Now his parents are seeking to turn their heartache into a windfall. In their provocative new book, “Giving Birth to ‘Boy A’,” they attempt to explain how an ordinary salaryman and his wife came to raise the most notorious teenage killer in Japanese history. (The title was chosen to protect the offender’s family, in accordance with Japanese law; the authors are listed only as “The Parents of Boy A.”) Launched in April by the prestigious publisher Bungeishunju, the book has sold nearly half a million copies and has dominated best-seller lists all over the country. It has also triggered a Japanese version of the “do we really know our kids?” hysteria that has swept America since 15 people died in April at Colorado’s Columbine High School. The authors have received about 400 letters, mostly from women readers “in their late 30s or early 40s,” says publisher Takashi Fujisawa, who “wanted to know why the murders happened, what his family background was like and details of the parent-child relationship.”

When Boy A’s case broke two years ago, it shattered the myth of Japan as a nation of well-adjusted, nonviolent kids. His killing spree focused attention on an alarming upsurge in youth crime. Most disturbing for a country with the lowest crime rate of any industrialized nation: a huge spike in violent juvenile crime, including rape, assault and murder. The bulk of those crimes were committed by “normal” kids from “average” families with no prior behavioral problems. Experts blame Japan’s rigorous test-based education system for a growing sense of alienation among many young Japanese. The rise of two-income households where both parents work has left more children unsupervised and isolated. “Japanese children have changed so drastically during the last decade,” says Ryoichi Kawakami, a veteran junior-high-school teacher. “They cannot relate well to other people. We really don’t know them anymore.”

In “Giving Birth,” Boy A’s parents combine accounts of their eldest son’s childhood with descriptions of the period following his arrest. Perhaps the most remarkable thing about the family is how utterly unremarkable it is: Dad works too hard as a salaryman, Mom is loving but overbearing. Boy A is a quiet, sensitive boy who once begged his mother not to crush cockroaches in the kitchen. But apparently he acted quite differently at school, remarking that human lives were no different from those of cockroaches and creating bizarre monsters out of clay. “I didn’t know my own son until the incident,” Boy A’s mother writes. “I am so ashamed of myself, but I honestly didn’t know.”

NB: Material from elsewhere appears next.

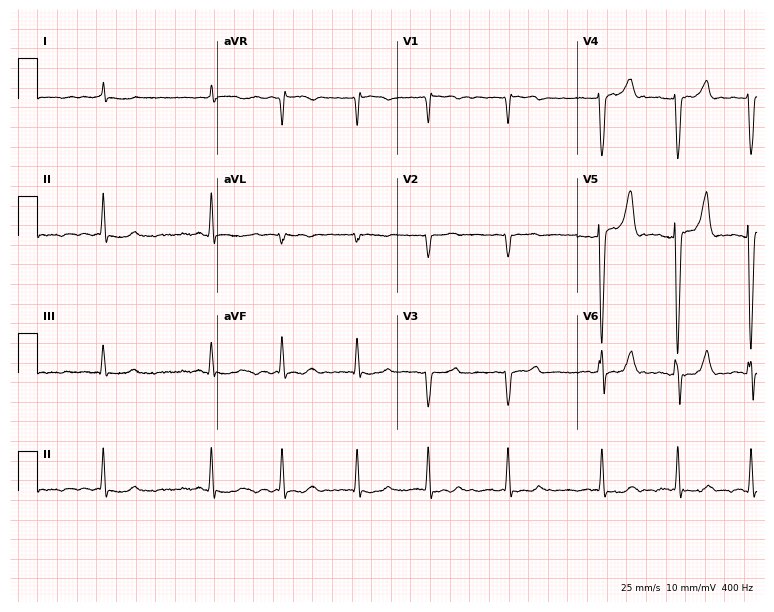
Resting 12-lead electrocardiogram. Patient: a male, 80 years old. None of these six findings is recorded: first-degree AV block, right bundle branch block, left bundle branch block, sinus bradycardia, atrial fibrillation, sinus tachycardia. Findings outside these six are not listed.

Many critics find that hard to believe. Some reviews of the book have portrayed its authors as tuned-out parents who missed blatant warning signs. At one point Mom laments the lack of obvious antisocial behavior in her son “like dying hair, body piercing or joining a motorcycle gang.” But she admits she failed to register his penchant for shoplifting thermometers, from which he extracted mercury to poison cats. Until police raided their home, the book claims, Dad didn’t realize that Boy A’s room had a passage to the attic, where he hid the second victim’s severed head. Police also found a sake jar full of cat tongues in his room. “My impression [of the mother] was that she tried to look away,” says Yoko Kurahashi, a 46-year-old writer and mother. “She saw him the way she wanted him to be.”

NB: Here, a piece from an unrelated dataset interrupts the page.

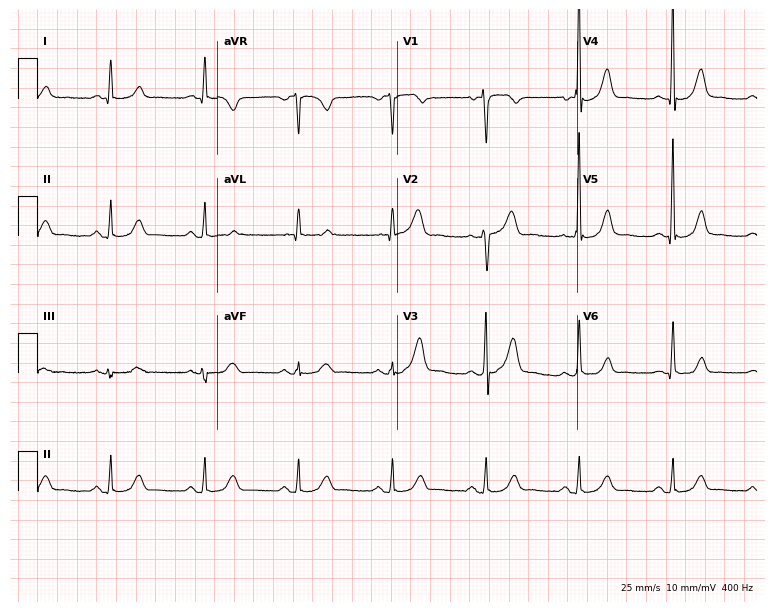
12-lead ECG (7.3-second recording at 400 Hz) from a male patient, 77 years old. Screened for six findings — first-degree AV block, right bundle branch block, left bundle branch block, sinus bradycardia, atrial fibrillation, sinus tachycardia — none is recorded.

The book is full of apologies. Boy A’s parents say they decided to publish their account in response to the widespread demand for more knowledge of their son and his childhood. They plan to use all royalties to pay off damages to the families of their son’s victims. But for the father of Jun Hase, the 11-year-old Boy A beheaded, no amount of money will ever be enough. “[My son] Jun’s soul won’t be saved with this book,” he wrote in the Weekly Shincho in May. “It contains nothing but excuses and evasions full of ‘We didn’t know’ and ‘We didn’t notice’.” But thanks largely to the book, most Japanese parents have their eyes open now.